A simples loucura não é estimada. Para ser benquista, a
loucura tem de ser a puta.
Um paradoxo louco.
Ninguém quer experimentar a loucura se ela não for a puta. A
puta da loucura. Se for, podemos esperar o melhor. Ou o pior. Espera-se
qualquer coisa marcante, todavia.
Normalmente, o estado da loucura enquanto puta é temporário.
Uma festa, um evento, um certame, nada que perdure assim tanto no tempo. Devia lá
se ter estado para saber o que foi, o que sentiram os envolvidos. Aquelas
coisas das quais guardamos imagens mentais coloridas e que esperamos contar
mais tarde numa roda de amigos, para impressionar. A puta da loucura é
cintilante, impossível ficar indiferente à sua rameirice insidiosa. Com os seus
saltos altos que injectam ilusão nas nossas veias sedentas de paixão e um
corpete tão apertado quanto provocador nos seus contornos voluptuosos, o
perfume do delírio nos seus cabelos soltos, é assim a loucura quando puta passa
por nós. Um terramoto de emoções. Uma bebedeira memorável, um sexo fulgurante,
um ambiente transgressor. Ela entrega-nos a liberdade absoluta numa bandeja
dourada de tentação. A sorte da nossa vida ali à nossa frente, por um momento,
durante um momento. Um excesso único que no dia seguinte se vai embora, mas
deixa a secura da ressaca na boca e um grão de desejo no nosso coração. A
loucura, se puta, é assim.
Porém, se a loucura é filha recatada e fria, se se tarda
dentro de nós, então o caso muda de figura. Uma loucura só é uma loucura
amarga.
Com o seu xaile preto de abandono e perdida num labirinto hospitalar,
a pernas dobradas num arco lúgubre quando cambaleia pelos recantos, a loucura
que não é puta é demasiado séria para ser querida.

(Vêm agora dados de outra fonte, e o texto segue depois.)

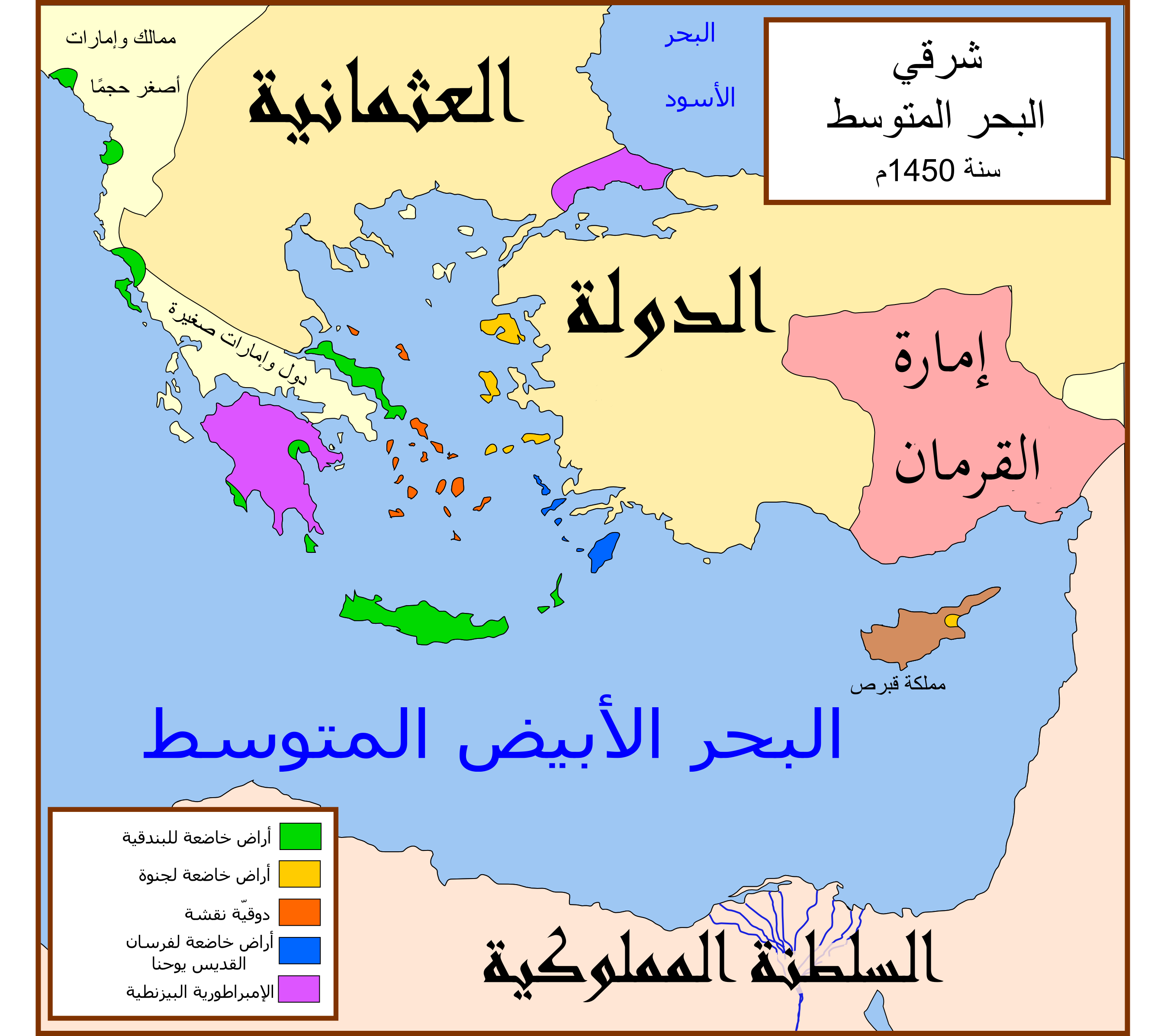 شرق المتوسط عام 1450 ميلادي

São pobres desgraçados, os loucos sérios, não acometidos
pela putaria duma loucura depravada. Esta loucura é a gémea má do Baco. Atormenta
sem piedade, ofusca a clarividência, apaga as almas. E se calhar alguns só
queriam a puta. A puta da loucura. Mas alguma coisa correu mal pelo caminho. A
puta foi puta demais. Ou nunca chegou a sê-lo. Não foi aquilo que queriam. E
agora estão presos dentro de um corpo que apodrece, com o pensamento a
baralhar-se de dia para dia. Sítios em que já não se está, noções periclitantes
de realidade. Espelhos que já não reflectem. Gente que já foi. Que já não é nem
está realmente. É somente uma projecção dum passado comprometido. Um
pseudo-holograma em acelerada decadência. Comprimidos e tratamentos de choque,
o espartilho branco sobre um monte de ossos que já não tem controlo sobre si e uma
esperança fugidia numa partida sem dor. Ela não se vai embora e não é divertida.

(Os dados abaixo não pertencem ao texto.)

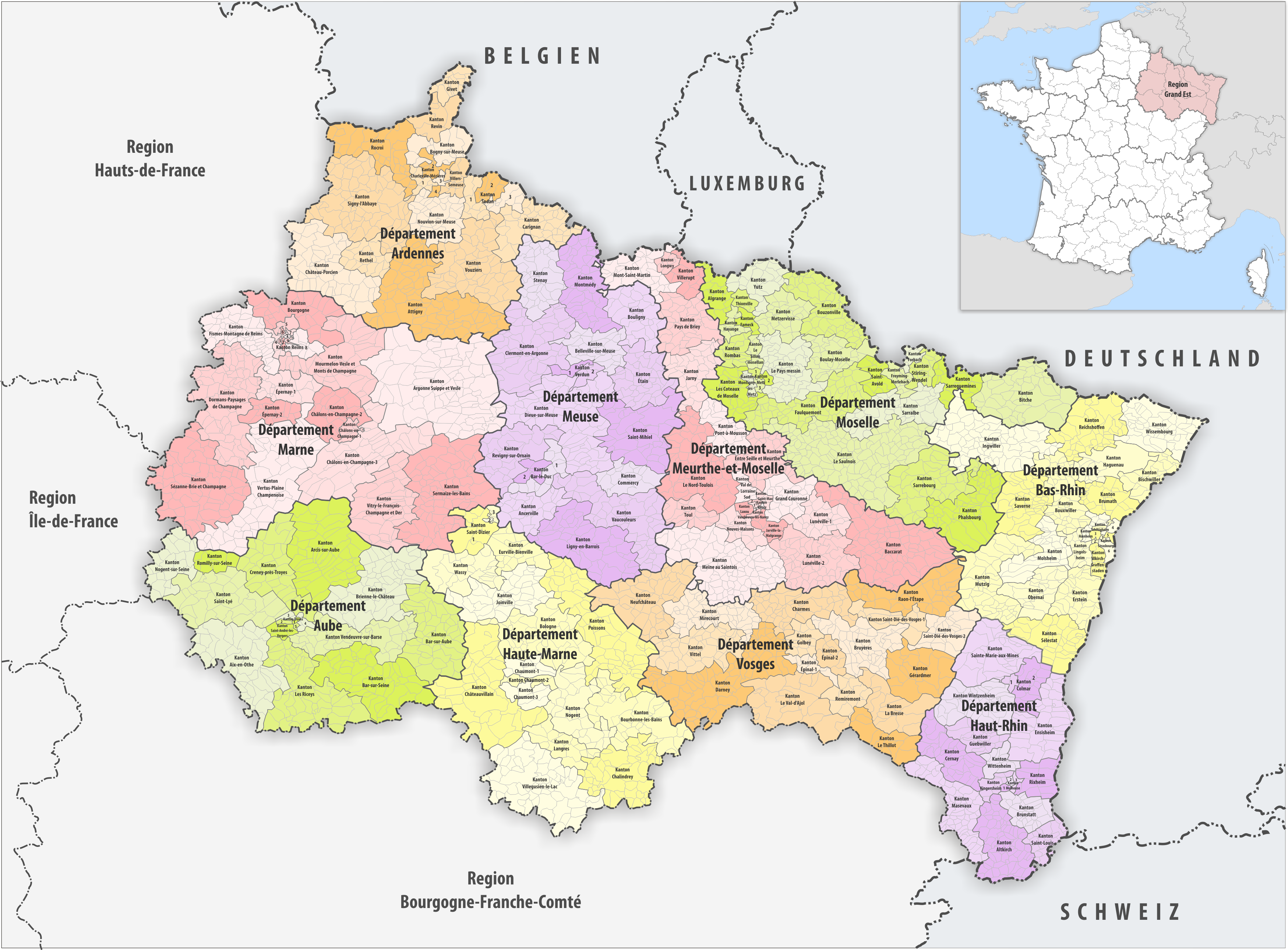 Gemeinden, Kantone und Departemente in der Region Grand Est

É uma bruxa pérfida invencível no seu caldeirão. Não, salvem-se desta loucura
malvada, a que é certinha como um relógio suíço.

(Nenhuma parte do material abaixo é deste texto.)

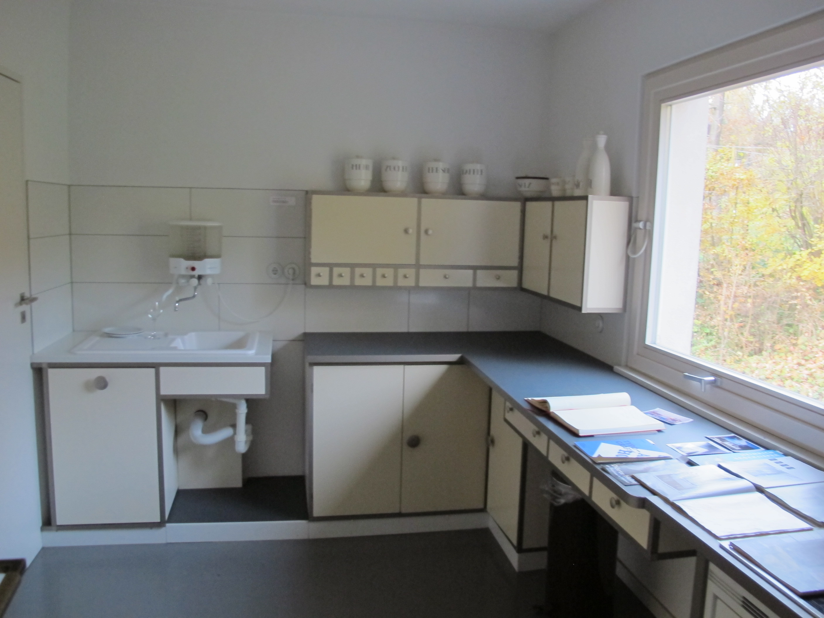 Haus am Horn, interior, küche

Nunca procurem outra loucura que não a puta. É inofensiva. A
outra é um vício incomportável. Depois dá para fazer coisas esquisitas. Como sentir
uma inadaptação terrível em lidar com o mundo exterior, as pessoas e as
situações no geral. De perder o sentido e nem sentir que se o perdeu. E
até de começar a escrever. Não queiram isso.